If you are reading 0xFF after writing 0xFF and grounding port pins, either the chip is malfunctioning or something is wrong with the communication between the controller and the chip. It may be as simple as not sending the correct address, or it may be as complex as shady I2C timing.

@jverive. I am confident of proper addressing, as I have successfully driven a string of leds off and on with output. The chip functions perfectly in that respect.

Am I correct in saying that if I write say 0x0F to the port that I should see Ox0F on the next read cycle and subsequently ground D0 and do another read I should see 0xFE? That would mean that the outputs are latched and reads would return the last output value unless overridden by an electrical connection. Is that the meaning of the 'quasi-bidirectional' term described in the chip spec?

That's the way I read it, except that you should read back 0x0e, not 0xfe. I'm guessing it's just a typo in your question?
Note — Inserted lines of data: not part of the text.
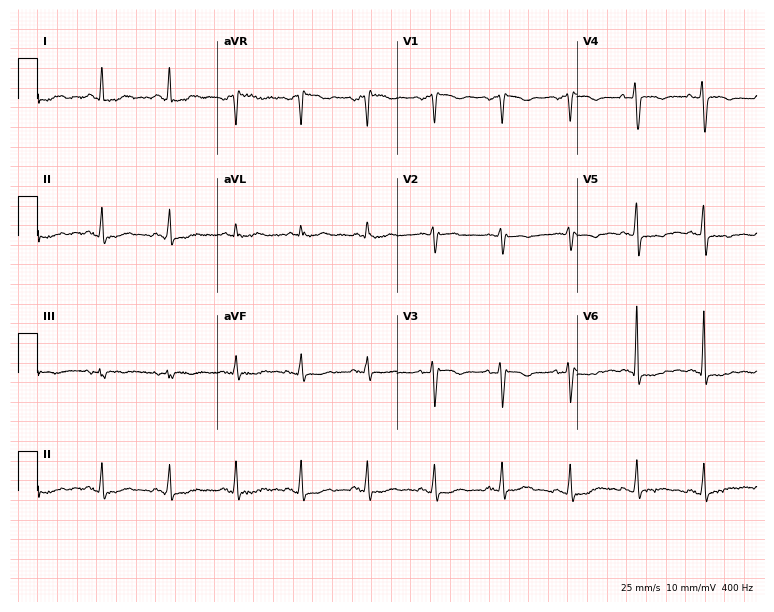
Electrocardiogram (7.3-second recording at 400 Hz), a 51-year-old female. Of the six screened findings (first-degree AV block, right bundle branch block (RBBB), left bundle branch block (LBBB), sinus bradycardia, atrial fibrillation (AF), sinus tachycardia), none is recorded.
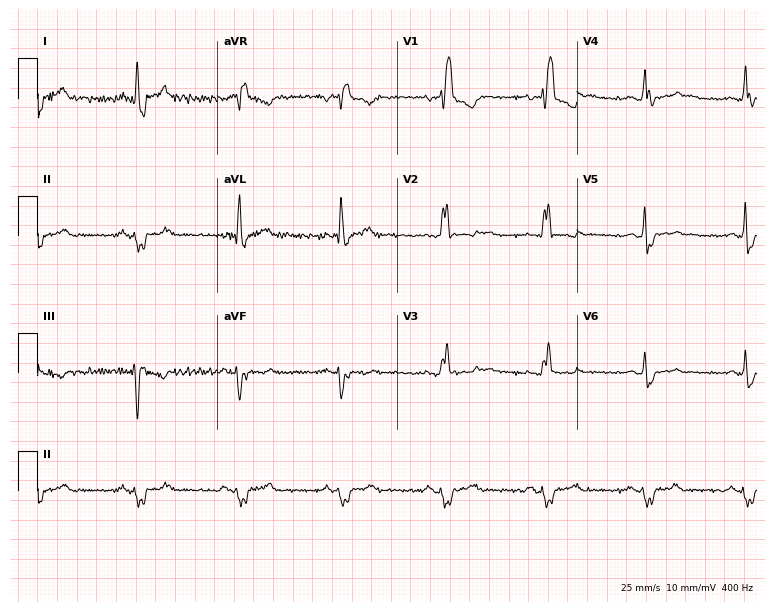
Electrocardiogram, a 47-year-old male. Interpretation includes right bundle branch block.
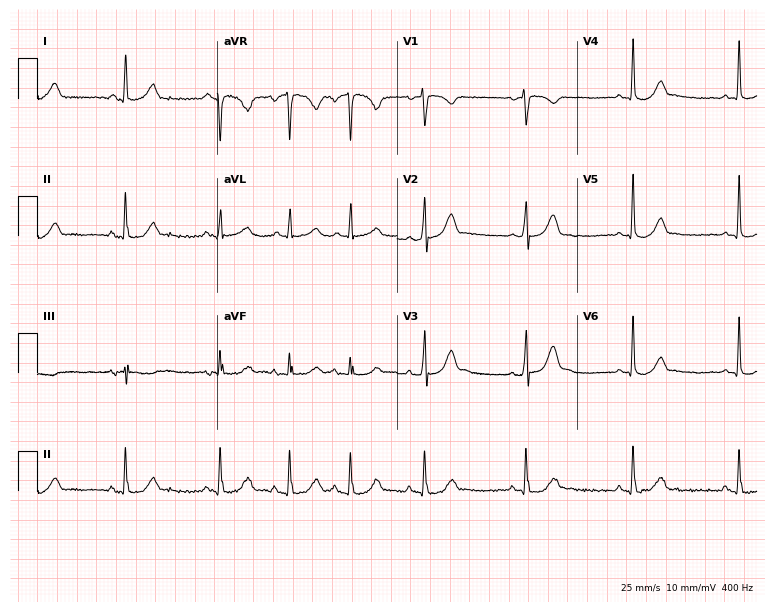
12-lead ECG from a 28-year-old female (7.3-second recording at 400 Hz). Recorded interpretation: within normal limits.
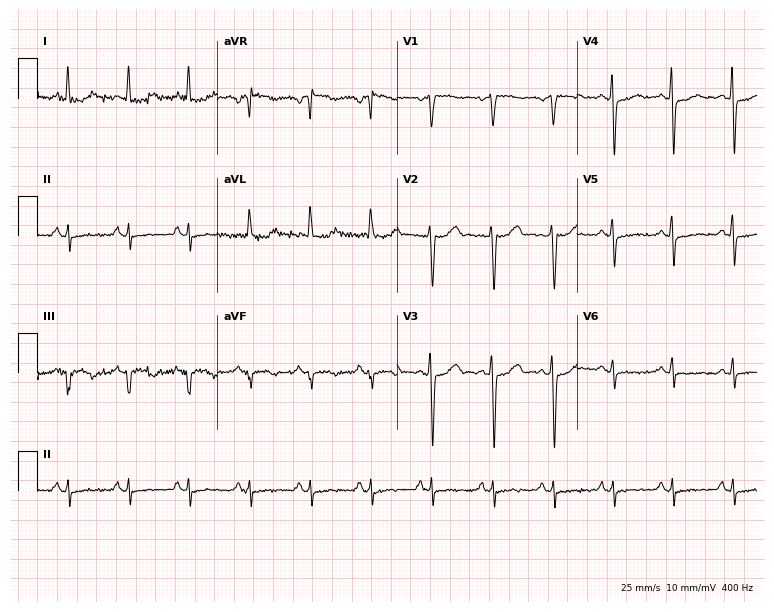
Resting 12-lead electrocardiogram. Patient: a female, 63 years old. None of these six findings is recorded: first-degree AV block, right bundle branch block, left bundle branch block, sinus bradycardia, atrial fibrillation, sinus tachycardia.
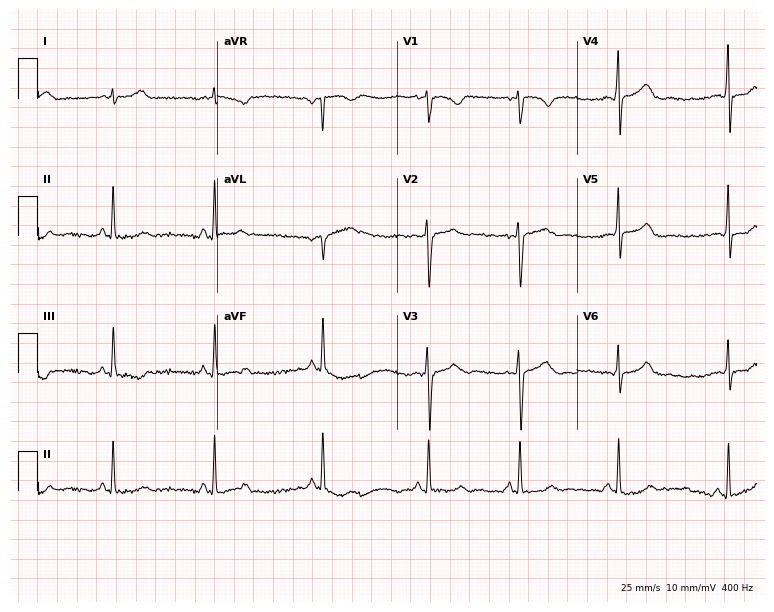
ECG (7.3-second recording at 400 Hz) — a 29-year-old woman. Labelled as a normal ECG.
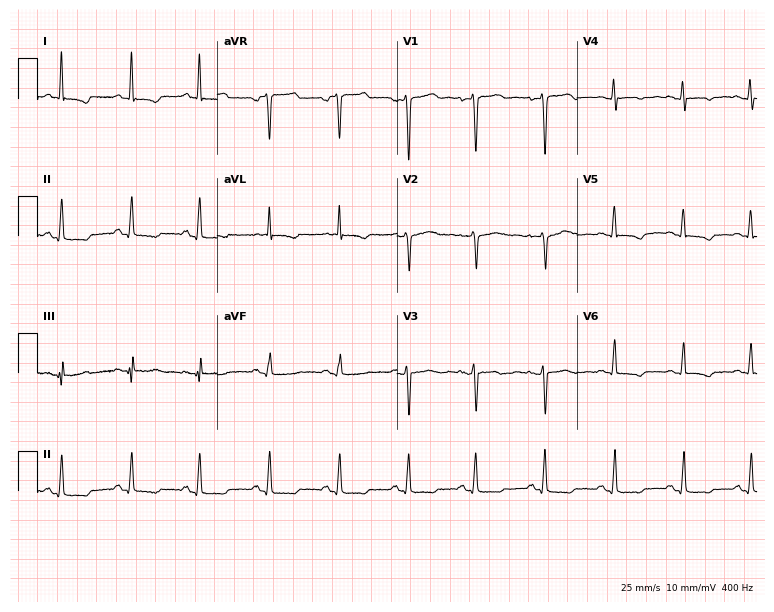
Standard 12-lead ECG recorded from a 51-year-old woman (7.3-second recording at 400 Hz). None of these six findings is recorded: first-degree AV block, right bundle branch block, left bundle branch block, sinus bradycardia, atrial fibrillation, sinus tachycardia.

Yes, if you write 0x0F to the port, you will read back 0x0F. If you subsequently ground pin D0, the next read should report 0x0E. Because you are actually reading the pin state (and not some latched register) there's no reason why a fully functional chip would report 0x0F if D0 is grounded. Can you try another 8574 in its place?

Yep, typo. I've always had a struggle with hex. Not as much so with octal or binary. I have at least 2 and eight fingers, but when it gets over ten, I have to use my toes.